We tend to focus on the presidency because it is easier to comprehend than Congress. Most of us like to think of the president as the one who is “in charge” of the government, not just as one person in a necessarily complicated system in which Congress makes many of the important decisions.
Both John McCain and Barack Obama are promising to change Washington. In a recent speech about the crisis on Wall Street, McCain said that the problems we are facing are the result of a “culture of lobbying and influence peddling” and that “we have got to fix it.” And Obama said in a major speech on the economy that “we need a shift in the culture of our financial institutions.” Both may be right, but their proposals for change are only that: proposals. As the recent negotiations over the bailout have emphasized, Congress is the place where policy on the economy is made.
When President Bush recently proposed a $700 billion bailout for failing financial firms, it seemed to many that the president was acting to solve our economic problems, but then it became clear that Congress had its own ideas about what should be in the proposal. Questions about the president’s plan were raised. Did it essentially give Treasury Secretary Paulson a “blank check?” Should provisions be included to limit the pay of executives who might benefit from the bailout? Should mortgage help for homeowners be included? The president can open up a discussion and play a role in what happens, but Congress has, as James Madison called it, the “power of the purse.”
Both candidates have strong views about other issues, such as immigration and social security, but there is one real question: what will Congress do about these things? Our form of government, with its many checks and balances, is designed so that the president has very little control over most of the issues that touch us day by day. The president may, if he or she chooses, propose anything to Congress, but it is up to Congress to take action, and it must do so in a way that is acceptable to its constituents.
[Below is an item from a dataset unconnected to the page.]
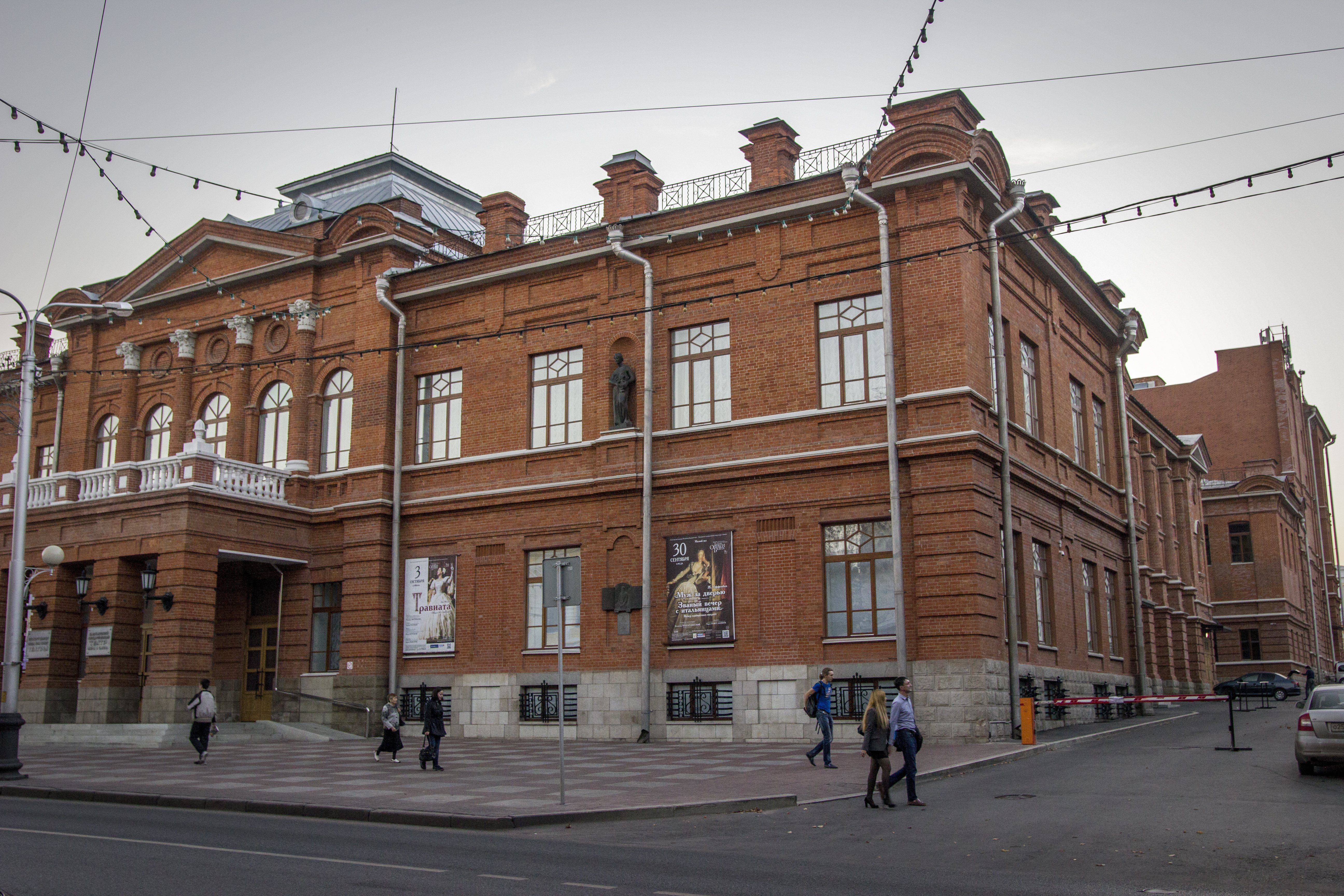 Народный дом С.Т. Аксакова: улица Ленина, 5а / улица Пушкина, Уфа, Башкортостан
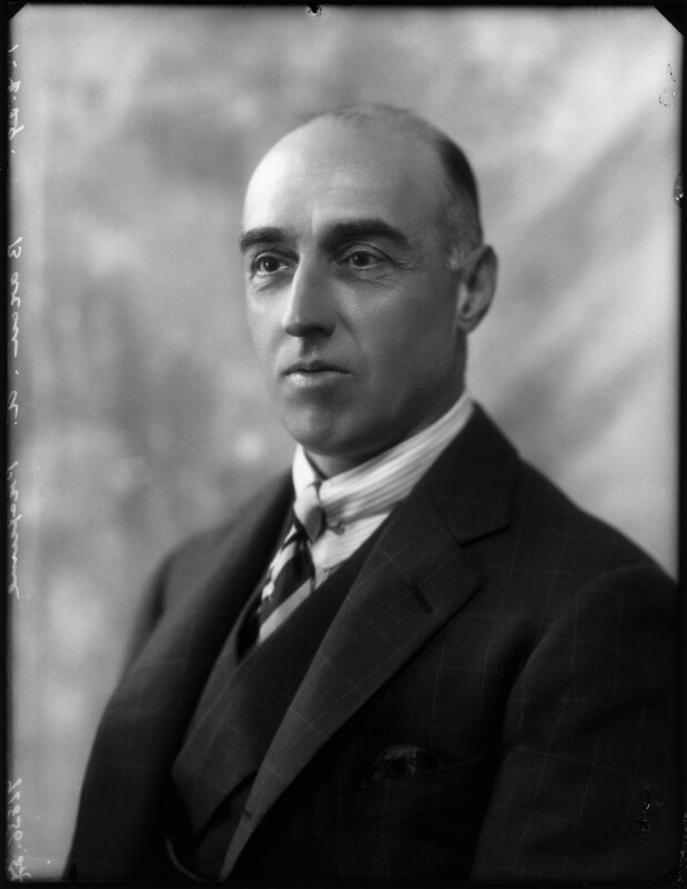 lord profumo

But the relative weakness of the presidency is actually a good thing. Our Founders were wise to limit the power of the presidency. If it really had the power to solve all of our problems, it would also have the power to cause much more harm than it can actually cause. Our Constitution is instructive here.
The president’s main powers are in two areas: foreign affairs and the power to nominate people to the Supreme Court and other federal courts.
So when we go to the polls in November it is best to set aside the long list of presidential promises. When we cast our votes for president, we should choose the candidate who is strongest on these two issues, and when we vote for our national Representatives and Senators, we should be sure that they are ready to work on everything else.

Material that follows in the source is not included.